News that farmer cooperative Livestock Improvement Corporation (LIC) is seeking to split the business and unlock value in the company should raise a red flag for dairy farmers, Labour’s Primary Industries spokesperson Damien O’Connor says.
“This company was set up to breed the best dairy cows in the country and the cooperative structure was designed to reinvest any profits by way of lower costs and better science for dairy. The changes to the company structure when Fonterra was formed allowed dry shares to be owned by farmers with limited trading and tenure.
“That flexibility was never intended to allow demutualisation of a company that has served the interests of Kiwi farmers well and needs to into the future.
“While the proposal might leave farmers owners with the core livestock breeding, the value generations of farmers have built up in the company will be transferred into the hands of outside investors for high risk offshore ventures and limit the future of the cooperative company.
“At a time when Kiwi dairy farmers need to reassert their position as low cost producers of quality pasture feed milk the offshore company proposed will be providing key advantages and intellectual property to our competitors.
“Investors and executives will be the only other winners.
“The real danger now is dairy farmers under financial pressure will vote to liquidate their interest in their cooperative to help cover their short term debt.
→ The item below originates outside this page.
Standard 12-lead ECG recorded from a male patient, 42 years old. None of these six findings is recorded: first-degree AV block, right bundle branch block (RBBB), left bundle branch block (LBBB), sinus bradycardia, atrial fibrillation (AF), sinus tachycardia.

When survival is uppermost in the minds of the 85% who will be losing money again this year this is hardly the time to be pushed into making long-term decisions.
“It almost seems planned that decisions on governance of Fonterra, survival of dairy farming businesses and the demutualisation of LIC are put before dairy farmers at a time of industry crisis.
“I am suspicious and farmers should be too when considering their options,” Damien O’Connor said.